MATARAM — Program Makan Bergizi Gratis (MBG) di Nusa Tenggara Barat (NTB) bukan sekadar urusan pemenuhan nutrisi. Dalam kurun waktu sepuluh bulan, inisiatif ini bertransformasi menjadi mesin pertumbuhan ekonomi yang melampaui ekspektasi. Gubernur NTB, Lalu Muhamad Iqbal, mengungkapkan bahwa program ini telah menyerap 31.509 tenaga kerja lokal, sebuah capaian yang biasanya membutuhkan waktu tahunan dalam skema investasi konvensional.
Dalam Rapat Koordinasi di Kantor Bank NTB Syariah, Rabu (4/2), Gubernur Iqbal membedah anatomi sukses program yang semula diragukan banyak pihak tersebut. Dengan jangkauan 1,7 juta penerima manfaat, MBG kini menjadi tulang punggung baru bagi pemberdayaan ekonomi di akar rumput.
Efek Domino di Sektor Pangan
Keberhasilan ini ditopang oleh infrastruktur logistik yang masif, melibatkan 670 Sentra Pengolahan Pangan Bergizi (SPPG) dan kolaborasi dengan 2.719 mitra pemasok. Dampaknya pun merembet ke sektor hulu; para petani yang sebelumnya terjepit masalah akses pasar kini memiliki jalur distribusi langsung dengan harga yang kompetitif.

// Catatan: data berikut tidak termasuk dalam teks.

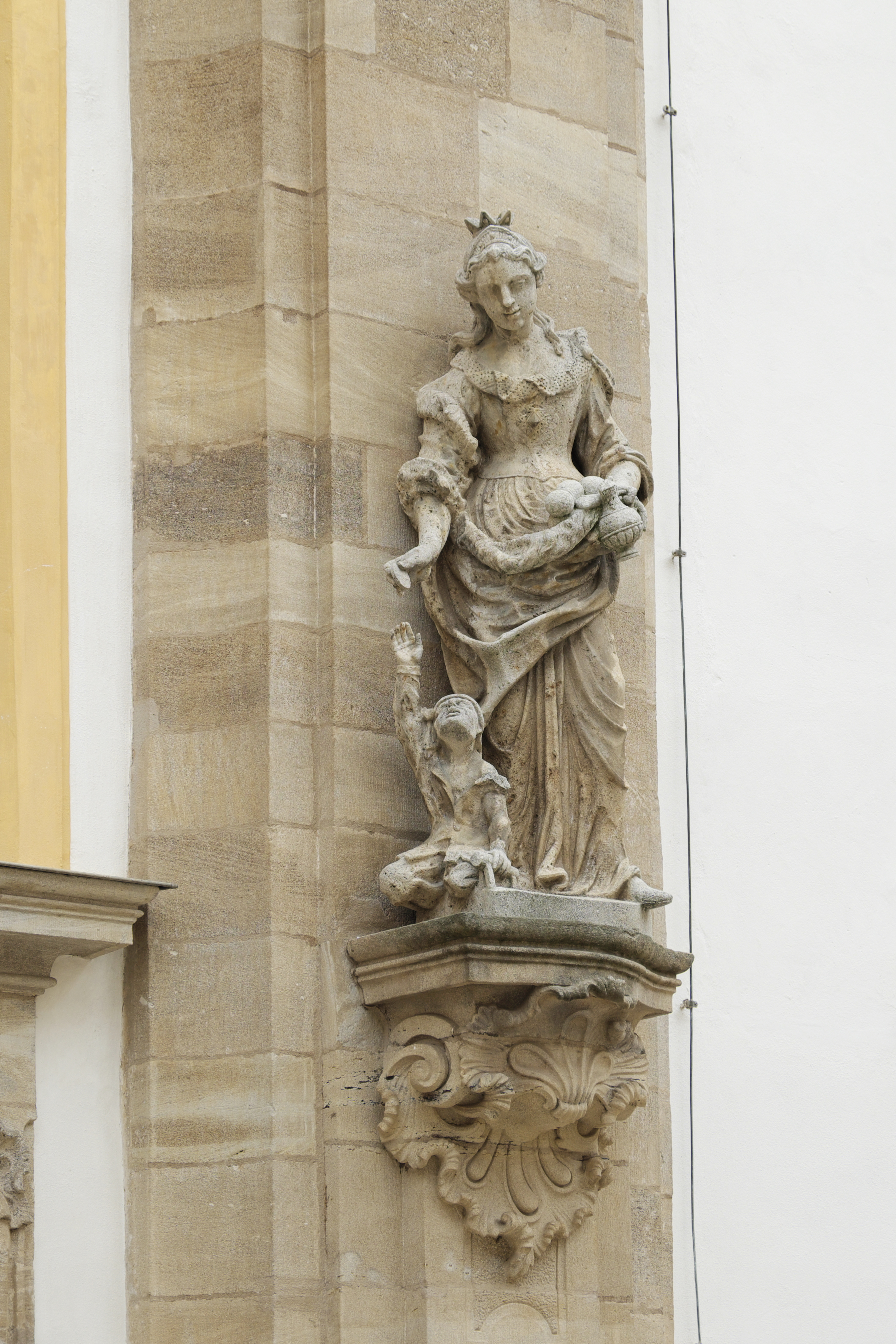 Schlosskirche des ehemaligen Deutschordensschlosses in Ellingen im Landkreis Weißenburg-Gunzenhausen (Mittelfranken/Bayern), Skulptur der Elisabeth von Thüringen am Portal, von Johann Friedrich Maucher, von 1747

“Untuk bisa menyerap angka sebesar ini biasanya butuh waktu 2–3 tahun, tapi itu tercapai dalam waktu sekitar 10 bulan di NTB. Ini belum termasuk tenaga kerja tidak langsung seperti petani,” ujar Gubernur Iqbal.
Audit Strategis: Capaian Ekonomi MBG NTB (10 Bulan)
Kecepatan penyerapan tenaga kerja di NTB menjadi tolok ukur nasional. Namun, lonjakan permintaan (demand) yang tinggi membawa risiko baru bagi stabilitas harga di daerah.
Tantangan Geografis dan Inflasi
NTB memiliki tantangan unik dengan lebih dari 200 pulau berpenghuni, yang dikategorikan sebagai daerah 3T (Tertinggal, Terdepan, Terluar). Gubernur Iqbal menekankan pentingnya intervensi langsung pada ketersediaan pasokan (supply) untuk meredam potensi inflasi akibat tingginya permintaan bahan pangan program MBG.
”Kita tidak boleh berjalan sendiri-sendiri. Kita harus kompak, kumpulkan masukan, masalah, serta rekomendasi solusinya,” pungkasnya. Soliditas antara Badan Gizi Nasional (BGN), Forkopimda, dan Satgas Percepatan kini menjadi kunci untuk menjaga agar mesin ekonomi ini tetap berjalan stabil tanpa membebani daya beli masyarakat luas.